* [Exercise details] Give back the records that follow exactly, images excluded.

Saved data entries
========================
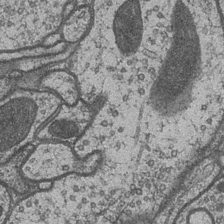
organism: Drosophila
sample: Optic medulla
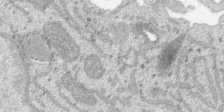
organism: Human
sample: Lung epithelial cells infected with SARS-CoV-2
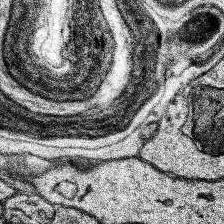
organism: Human
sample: Temporal Lobe
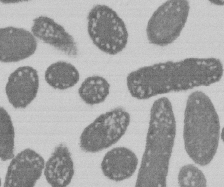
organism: E. coli
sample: Bacterial nucleoid
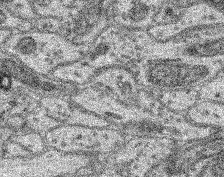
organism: Mouse
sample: Retina
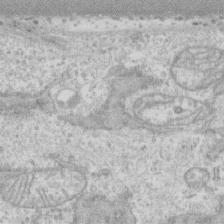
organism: Human
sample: CRL-1474
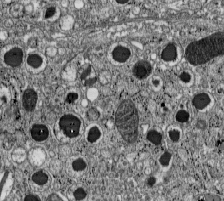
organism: C57BL Mouse
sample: Pancreatic islet
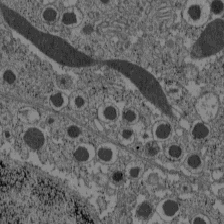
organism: C57BL Mouse
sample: Pancreatic islet
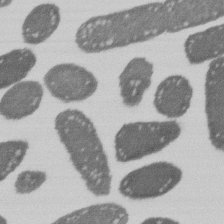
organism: E. coli
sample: Bacterial nucleoid
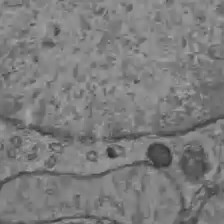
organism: C57BL Mouse
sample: Liver
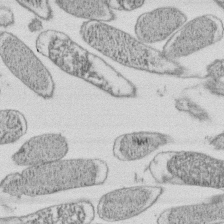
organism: E. coli
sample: Bacterial nucleoid
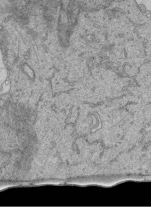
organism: Human
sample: Retinal organoid Rod and Cone cells
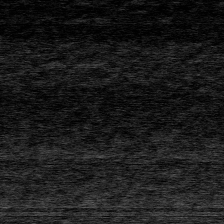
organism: Human
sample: HeLa cells
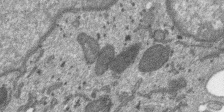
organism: Human
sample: Lung epithelial cells infected with SARS-CoV-2
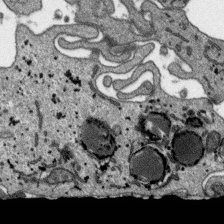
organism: Human
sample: Lung epithelial cells, uninfected (mock) control
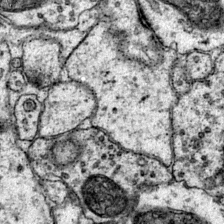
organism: Mouse
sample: Primary visual cortex
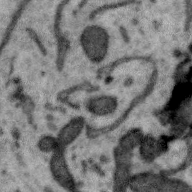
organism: Zebra finch
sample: Brain
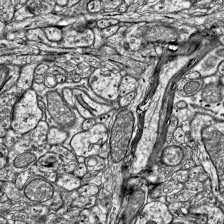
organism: Mouse
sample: Visual Cortex
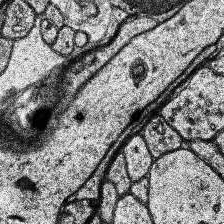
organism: Human
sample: Temporal Lobe
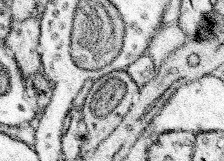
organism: Mouse
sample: Somatosensory cortex neuropil
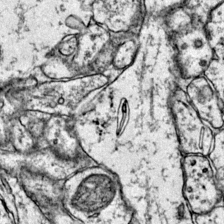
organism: Mouse
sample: Primary visual cortex
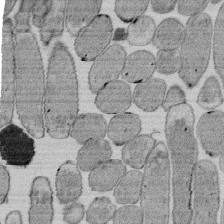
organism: E. coli
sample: Bacterial nucleoid
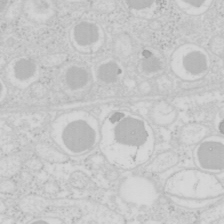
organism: Mouse
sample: Pancreas
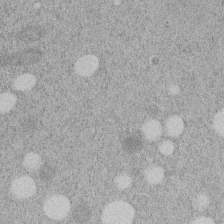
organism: C. elegans
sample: C. elegans embryo early stage
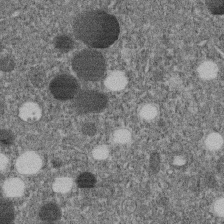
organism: C. elegans
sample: C. elegans embryo early stage
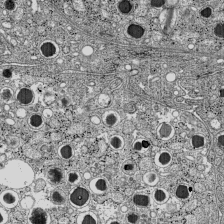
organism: C57BL Mouse
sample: Pancreatic islet
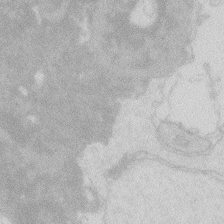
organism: Zebrafish
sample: Macrophage
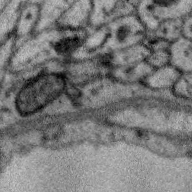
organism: Zebra finch
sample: Brain
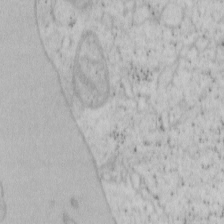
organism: Human
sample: HeLa cells
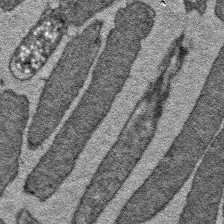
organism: E. coli
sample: E. Coli Bacteria
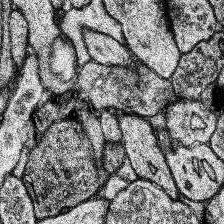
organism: Human
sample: Temporal Lobe
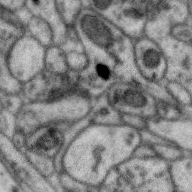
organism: Zebra finch
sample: Brain
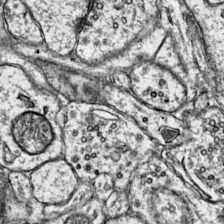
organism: Mouse
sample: Primary visual cortex
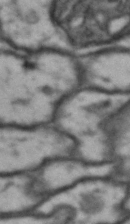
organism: Drosophila
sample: Brain
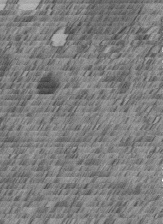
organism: C. elegans
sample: C. elegans embryo early stage
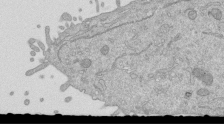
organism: Mouse
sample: ED-1 cell nuclei; centrioles
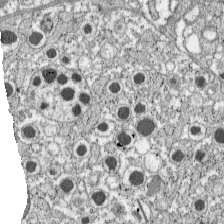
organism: C57BL Mouse
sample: Pancreatic islet
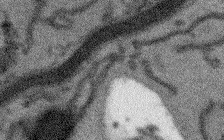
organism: Arabidopsis thaliana
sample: Root tip
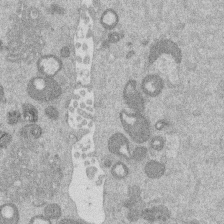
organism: Mouse
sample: Dividing mouse embryo 1 cell stage
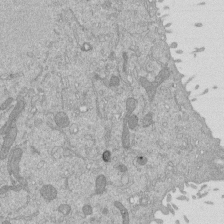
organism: Mouse
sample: ED-1 cell nuclei; centrioles
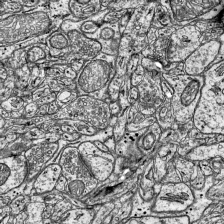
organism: Mouse
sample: Visual Cortex
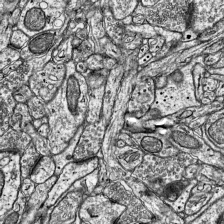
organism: Mouse
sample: Visual Cortex
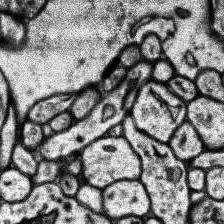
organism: Human
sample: Temporal Lobe
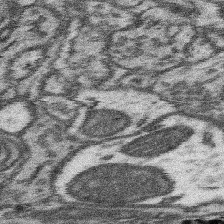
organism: Mouse
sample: Somatosensory cortex neuropil
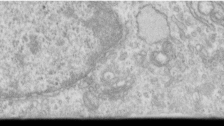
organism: Human
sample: Centriole in RPE cells
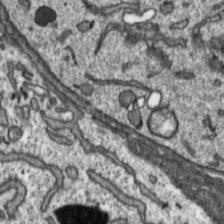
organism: Toxoplasma gondii
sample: Parasites in a vacuole inside a host cell
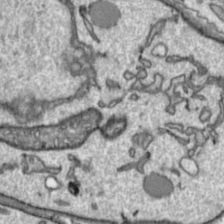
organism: Toxoplasma gondii
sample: Parasites in a vacuole inside a host cell
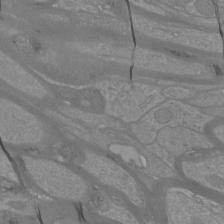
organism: Mouse
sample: Cortical neurons
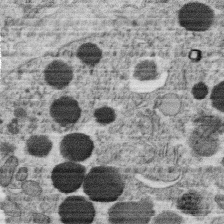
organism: C. elegans
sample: C. elegans oocyte; sperm cells
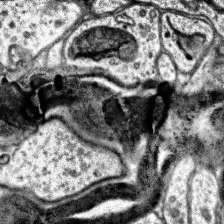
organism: Human
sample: Temporal Lobe
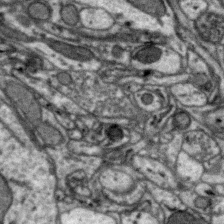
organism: Zebra finch
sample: Brain
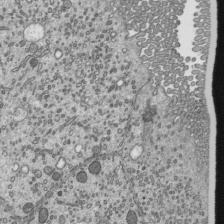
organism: Mouse
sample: Mouse epididymis efferent ductule cilia
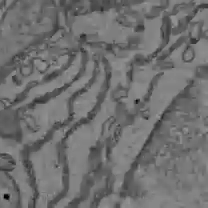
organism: C57BL Mouse
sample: Liver
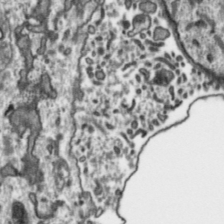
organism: Toxoplasma gondii
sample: Parasites in a vacuole inside a host cell
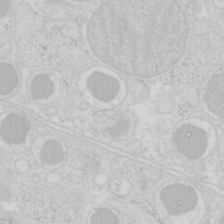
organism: Mouse
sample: Pancreas
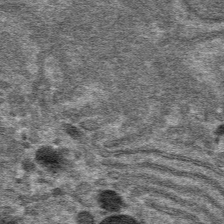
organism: Mouse
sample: Mouse hepatocytes
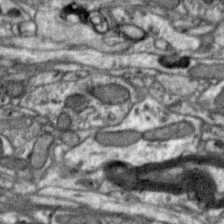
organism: Zebra finch
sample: Brain
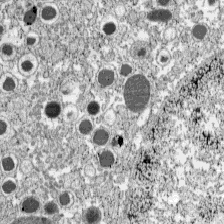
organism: C57BL Mouse
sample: Pancreatic islet
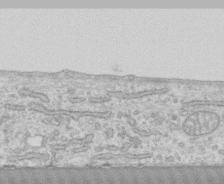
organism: Human
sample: CRL-1474
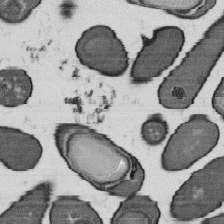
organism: B. subtilis
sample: Bacterial spore
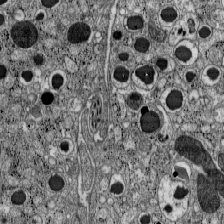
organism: C57BL Mouse
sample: Pancreatic islet
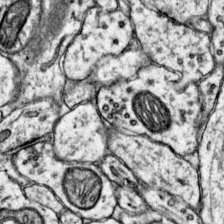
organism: Mouse
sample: Primary visual cortex
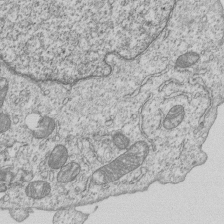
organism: Human
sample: MDA-MB-231 cells
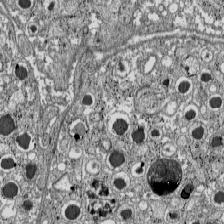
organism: C57BL Mouse
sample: Pancreatic islet
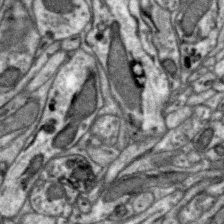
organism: Zebra finch
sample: Brain
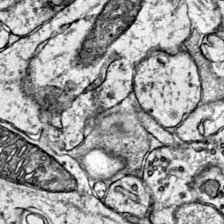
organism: Mouse
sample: Primary visual cortex
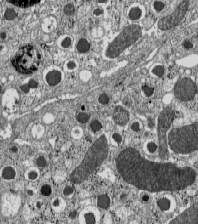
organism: C57BL Mouse
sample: Pancreatic islet
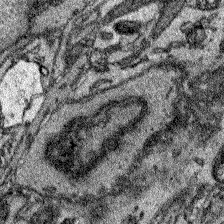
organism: Zebrafish
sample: Larval olfactory bulb
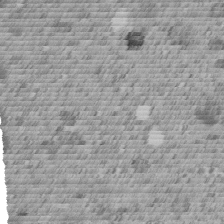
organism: C. elegans
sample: C. elegans embryo early stage
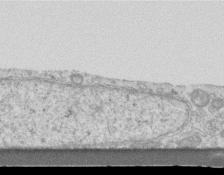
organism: Mouse
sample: Centriole in ependymal cells
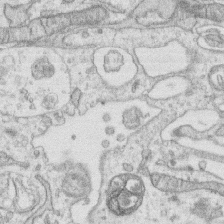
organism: Human
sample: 1205lu cells
========================
* [Result for this task]
organism: Drosophila
sample: Optic medulla
organism: Human
sample: Lung epithelial cells infected with SARS-CoV-2
organism: Human
sample: Temporal Lobe
organism: E. coli
sample: Bacterial nucleoid
organism: Mouse
sample: Retina
organism: Human
sample: CRL-1474
organism: C57BL Mouse
sample: Pancreatic islet
organism: C57BL Mouse
sample: Pancreatic islet
organism: E. coli
sample: Bacterial nucleoid
organism: C57BL Mouse
sample: Liver
organism: E. coli
sample: Bacterial nucleoid
organism: Human
sample: Retinal organoid Rod and Cone cells
organism: Human
sample: HeLa cells
organism: Human
sample: Lung epithelial cells infected with SARS-CoV-2
organism: Human
sample: Lung epithelial cells, uninfected (mock) control
organism: Mouse
sample: Primary visual cortex
organism: Zebra finch
sample: Brain
organism: Mouse
sample: Visual Cortex
organism: Human
sample: Temporal Lobe
organism: Mouse
sample: Somatosensory cortex neuropil
organism: Mouse
sample: Primary visual cortex
organism: E. coli
sample: Bacterial nucleoid
organism: Mouse
sample: Pancreas
organism: C. elegans
sample: C. elegans embryo early stage
organism: C. elegans
sample: C. elegans embryo early stage
organism: C57BL Mouse
sample: Pancreatic islet
organism: Zebrafish
sample: Macrophage
organism: Zebra finch
sample: Brain
organism: Human
sample: HeLa cells
organism: E. coli
sample: E. Coli Bacteria
organism: Human
sample: Temporal Lobe
organism: Zebra finch
sample: Brain
organism: Mouse
sample: Primary visual cortex
organism: Drosophila
sample: Brain
organism: C. elegans
sample: C. elegans embryo early stage
organism: Mouse
sample: ED-1 cell nuclei; centrioles
organism: C57BL Mouse
sample: Pancreatic islet
organism: Arabidopsis thaliana
sample: Root tip
organism: Mouse
sample: Dividing mouse embryo 1 cell stage
organism: Mouse
sample: ED-1 cell nuclei; centrioles
organism: Mouse
sample: Visual Cortex
organism: Mouse
sample: Visual Cortex
organism: Human
sample: Temporal Lobe
organism: Mouse
sample: Somatosensory cortex neuropil
organism: Human
sample: Centriole in RPE cells
organism: Toxoplasma gondii
sample: Parasites in a vacuole inside a host cell
organism: Toxoplasma gondii
sample: Parasites in a vacuole inside a host cell
organism: Mouse
sample: Cortical neurons
organism: C. elegans
sample: C. elegans oocyte; sperm cells
organism: Human
sample: Temporal Lobe
organism: Zebra finch
sample: Brain
organism: Mouse
sample: Mouse epididymis efferent ductule cilia
organism: C57BL Mouse
sample: Liver
organism: Toxoplasma gondii
sample: Parasites in a vacuole inside a host cell
organism: Mouse
sample: Pancreas
organism: Mouse
sample: Mouse hepatocytes
organism: Zebra finch
sample: Brain
organism: C57BL Mouse
sample: Pancreatic islet
organism: Human
sample: CRL-1474
organism: B. subtilis
sample: Bacterial spore
organism: C57BL Mouse
sample: Pancreatic islet
organism: Mouse
sample: Primary visual cortex
organism: Human
sample: MDA-MB-231 cells
organism: C57BL Mouse
sample: Pancreatic islet
organism: Zebra finch
sample: Brain
organism: Mouse
sample: Primary visual cortex
organism: C57BL Mouse
sample: Pancreatic islet
organism: Zebrafish
sample: Larval olfactory bulb
organism: C. elegans
sample: C. elegans embryo early stage
organism: Mouse
sample: Centriole in ependymal cells
organism: Human
sample: 1205lu cells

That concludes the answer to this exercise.